■ Aim of the task: Transcribe the entries that come next exactly, but not the pictures they contain.

■ Input records:

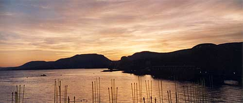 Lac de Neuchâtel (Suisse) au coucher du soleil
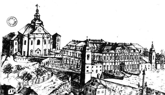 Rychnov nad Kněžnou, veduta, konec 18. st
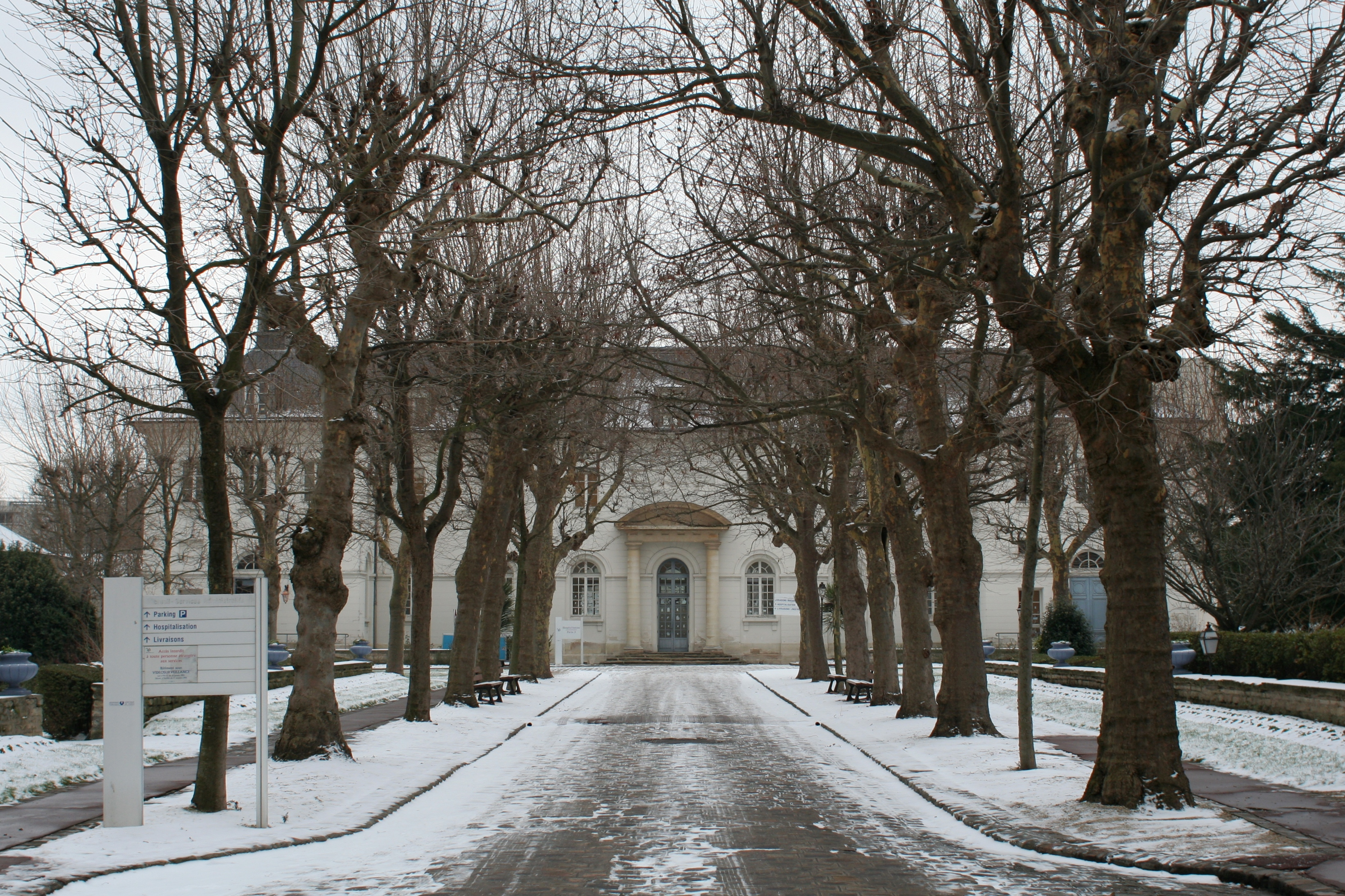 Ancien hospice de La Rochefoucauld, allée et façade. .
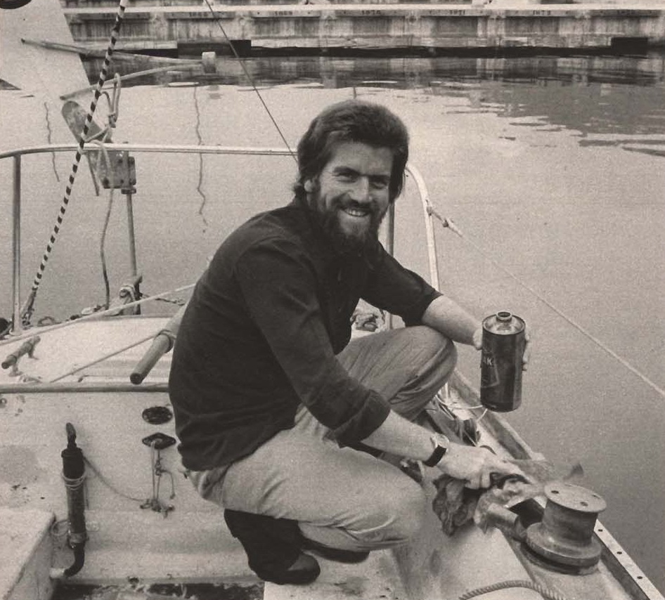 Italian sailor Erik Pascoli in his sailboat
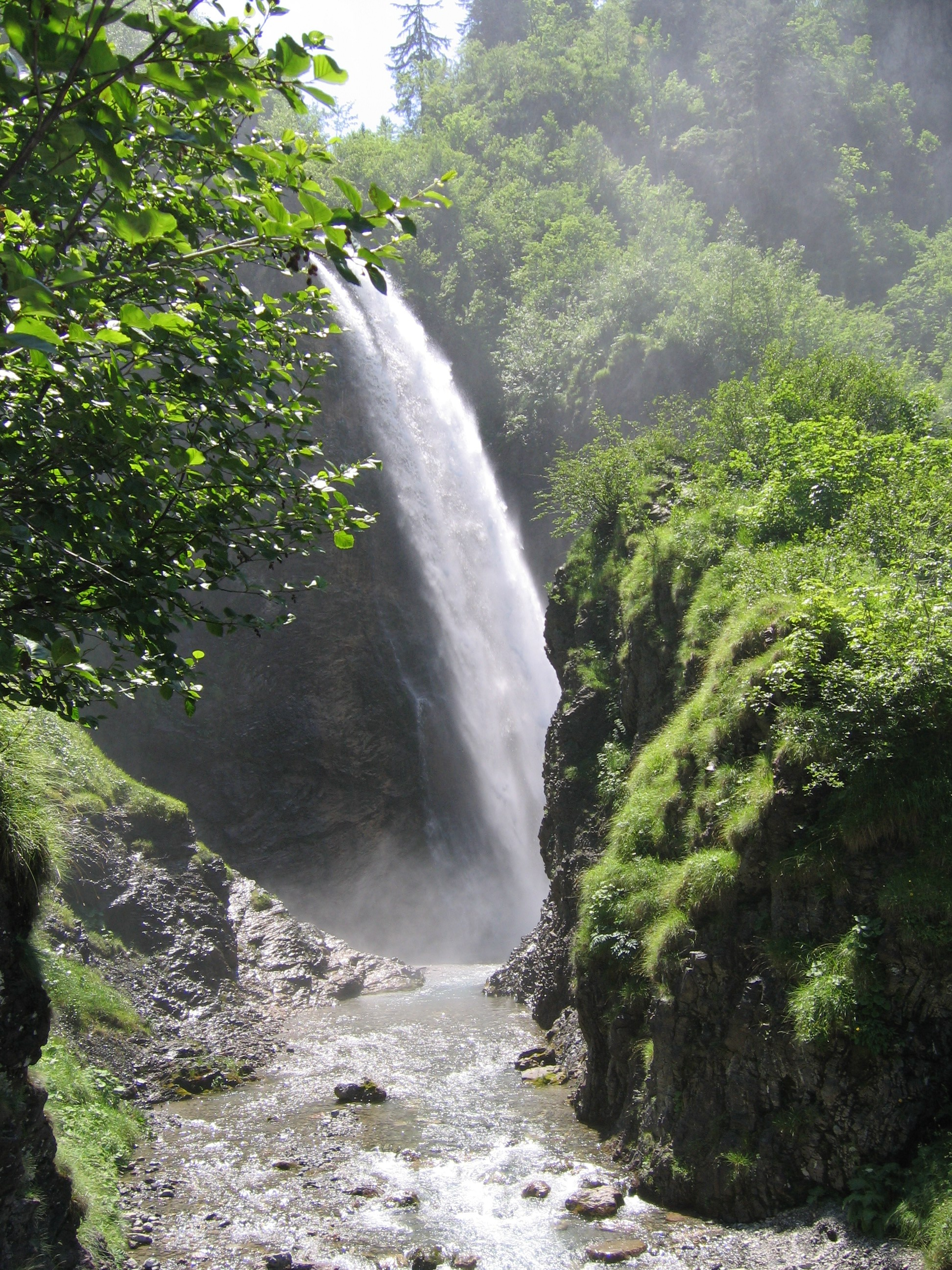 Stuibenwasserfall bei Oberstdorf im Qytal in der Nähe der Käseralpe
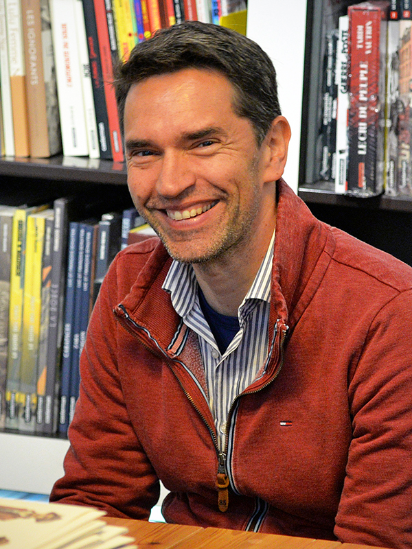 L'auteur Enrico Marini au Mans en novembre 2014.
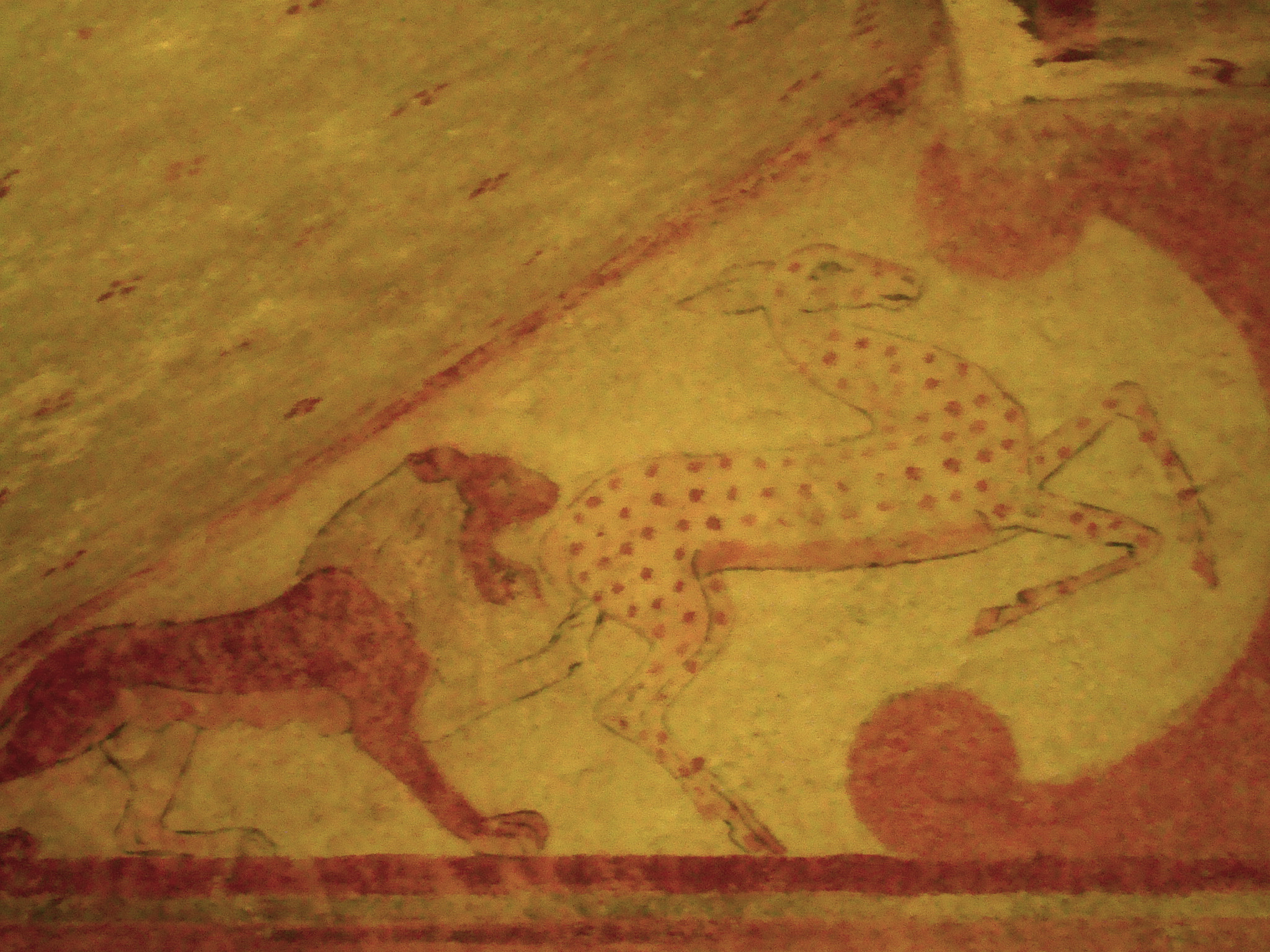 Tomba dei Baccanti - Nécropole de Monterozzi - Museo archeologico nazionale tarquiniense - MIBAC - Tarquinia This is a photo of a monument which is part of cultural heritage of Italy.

■ Completed task:
 Lac de Neuchâtel (Suisse) au coucher du soleil
 Rychnov nad Kněžnou, veduta, konec 18. st
 Ancien hospice de La Rochefoucauld, allée et façade. .
 Italian sailor Erik Pascoli in his sailboat
 Stuibenwasserfall bei Oberstdorf im Qytal in der Nähe der Käseralpe
 L'auteur Enrico Marini au Mans en novembre 2014.
 Tomba dei Baccanti - Nécropole de Monterozzi - Museo archeologico nazionale tarquiniense - MIBAC - Tarquinia This is a photo of a monument which is part of cultural heritage of Italy.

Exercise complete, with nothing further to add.